Q-309. Assessing the Effect of Ionic Liquids on Microbial Growth: New Concerns for Environmental Safety

C. McEntee1,2, P. Bisangwa1, M. Sahin2, X. Li3, J. Gwon3, J. Wishart4, S. Lall-Ramnarine3;
1Kingsborough Community Coll., Brooklyn, NY, 2Brooklyn Coll., Brooklyn, NY, 3Queensborough Community Coll., Queens, NY, 4Brookhaven Natl. Lab., Brookhaven, NY.

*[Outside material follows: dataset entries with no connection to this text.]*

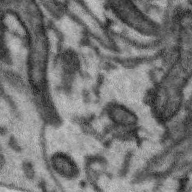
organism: Zebra finch
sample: Brain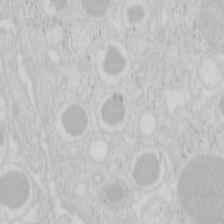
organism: Mouse
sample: Pancreas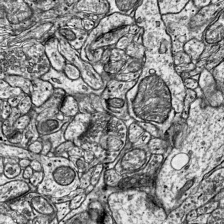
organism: Mouse
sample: Visual Cortex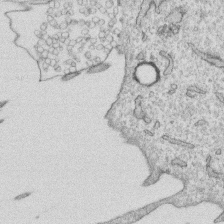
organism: Human
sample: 1205lu cells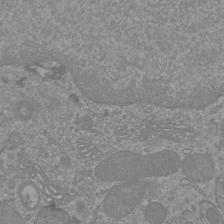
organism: Mouse
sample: Cortical neurons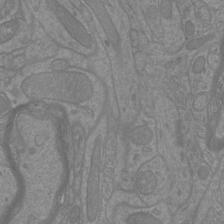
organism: Mouse
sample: Cortical neurons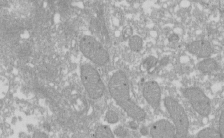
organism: Xenopus
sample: Cilia; centrioles in frog embryo cells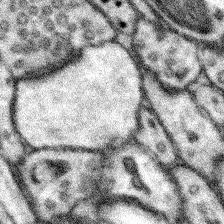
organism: Mouse
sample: Somatosensory cortex neuropil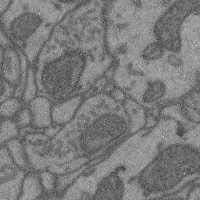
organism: Mouse
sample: Cerebral cortex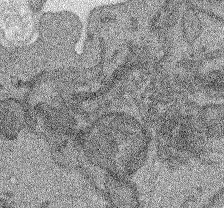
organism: Human
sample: HeLa cells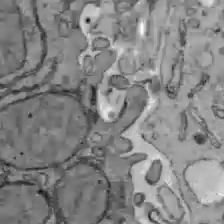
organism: C57BL Mouse
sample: Liver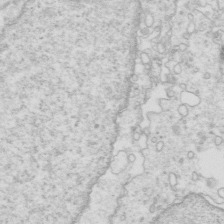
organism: Mouse
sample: Multiciliated cells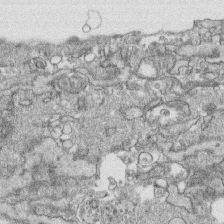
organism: Human
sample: CRL-1474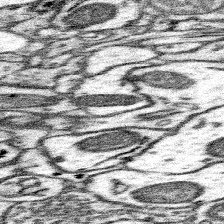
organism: Mouse
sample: Somatosensory cortex neuropil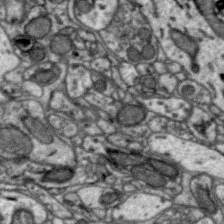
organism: Zebra finch
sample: Brain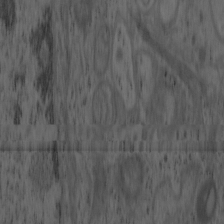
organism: Human
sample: HeLa cells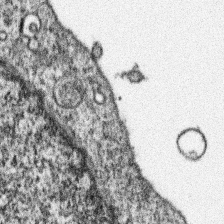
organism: Human
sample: HeLa cells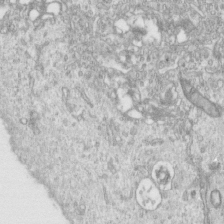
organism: Human
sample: Centriole in RPE cells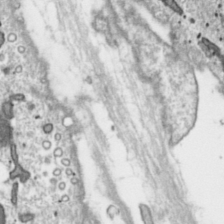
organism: Toxoplasma gondii
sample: Parasites in a vacuole inside a host cell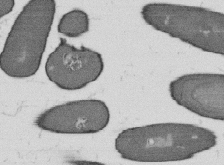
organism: B. subtilis
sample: Bacterial spore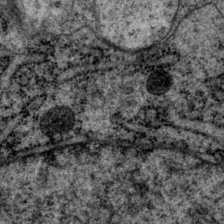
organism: P. pacificus
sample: Pharynx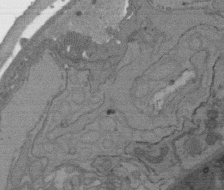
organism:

Ionic liquids (ILs), salts that are liquid at room temperature, are fast emerging as the solvents of choice in the chemical industry. Their relative non-volatility, non-flammability, wide liquid range and high conductivity make them serious candidates as green solvent alternatives to volatile organic solvents. In order to assess the relative safety of ILs, representative bacteria, fungi and algae were tested against ILs differing only in purity (as determined by color) and/or alkyl chain length. ILs were prepared identically with the exception of the reaction temperature. 10-fold serial dilutions (10mg/ml - 0.1mg/ml) were made and the MIC and MBC of each IL determined. Our results show that the purity of the IL is not a factor in toxicity and, as expected from previous reports in the literature, the size of the alkyl side chain is an important factor in determining IL toxicity. These studies also demonstrate that although the presence of a cell wall has no effect on the degree of toxicity, the presence and type of glycocalyx contributes significantly to IL resistance. Thus, P. aeruginosa was most resistant, K. pneumonia moderately resistant and E. coli, S. aureus and B. subtilis least resistant. The mold, Rhizopus stolonifer demonstrated sensitivity to the ILs on par with the bacteria. However, even at concentrations considered non-toxic, hyphal growth was altered. Results of the above studies were compared to an in vitro seed germination assay to determine which screen is most useful for identifying toxic ILs. 10-fold serial dilutions of ILs in MSR agar were made and alfalfa seeds plated. Results indicate the seed germination assay is several-fold more sensitive to the ILs than the microorganism assay; seeds failed to germinate at IL concentrations that did not inhibit growth of bacteria and fungi. These results raise concerns regarding the potential risk to microbial and plant ecosystems if ILs are released into the environment through effluent discharges or accidental spills.